RECORD EXTRACTS START

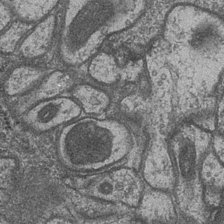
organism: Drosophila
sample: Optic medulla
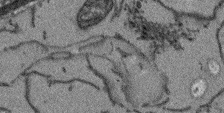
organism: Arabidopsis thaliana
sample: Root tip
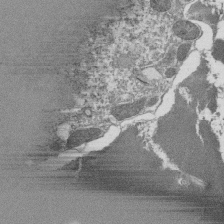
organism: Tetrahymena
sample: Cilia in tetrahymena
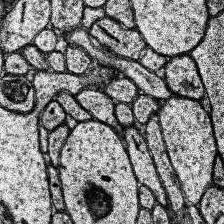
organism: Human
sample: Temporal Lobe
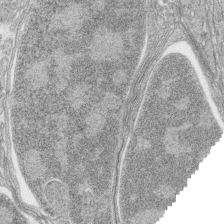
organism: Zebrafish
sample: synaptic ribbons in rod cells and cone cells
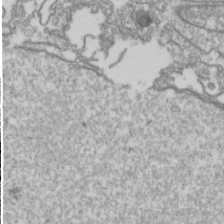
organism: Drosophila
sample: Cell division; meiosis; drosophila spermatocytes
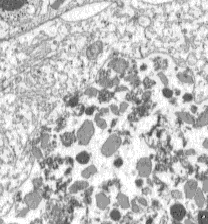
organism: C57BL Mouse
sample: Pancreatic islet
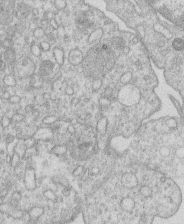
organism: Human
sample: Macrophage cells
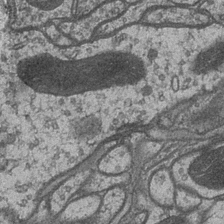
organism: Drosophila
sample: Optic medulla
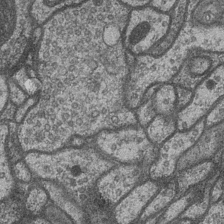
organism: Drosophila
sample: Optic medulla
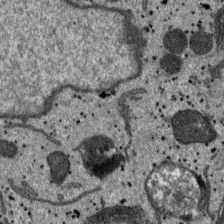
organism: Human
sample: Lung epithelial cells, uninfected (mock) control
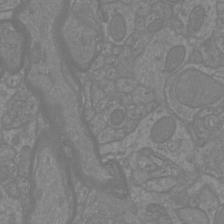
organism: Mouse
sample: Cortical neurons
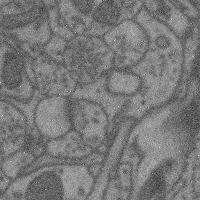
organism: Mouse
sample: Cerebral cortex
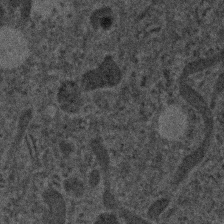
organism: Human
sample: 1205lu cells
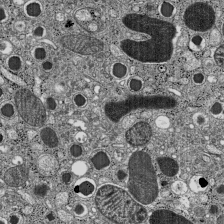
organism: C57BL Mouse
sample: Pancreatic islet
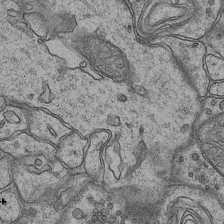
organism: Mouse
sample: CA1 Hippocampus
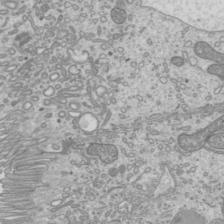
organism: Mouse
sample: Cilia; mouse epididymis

RECORD EXTRACTS END
RECORD EXTRACTS START

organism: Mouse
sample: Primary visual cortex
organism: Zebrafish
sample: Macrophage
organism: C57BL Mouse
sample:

RECORD EXTRACTS END

● PROBLEM REQUIREMENTS
Return exactly the lines that appear in the data above between the line containing "sample: synaptic ribbons" and the line containing "sample: Cilia; mouse epididymis", both of which are included, and leave the pictures out.

● RESPONSE TO THIS EXERCISE
sample: synaptic ribbons in rod cells and cone cells
organism: Drosophila
sample: Cell division; meiosis; drosophila spermatocytes
organism: C57BL Mouse
sample: Pancreatic islet
organism: Human
sample: Macrophage cells
organism: Drosophila
sample: Optic medulla
organism: Drosophila
sample: Optic medulla
organism: Human
sample: Lung epithelial cells, uninfected (mock) control
organism: Mouse
sample: Cortical neurons
organism: Mouse
sample: Cerebral cortex
organism: Human
sample: 1205lu cells
organism: C57BL Mouse
sample: Pancreatic islet
organism: Mouse
sample: CA1 Hippocampus
organism: Mouse
sample: Cilia; mouse epididymis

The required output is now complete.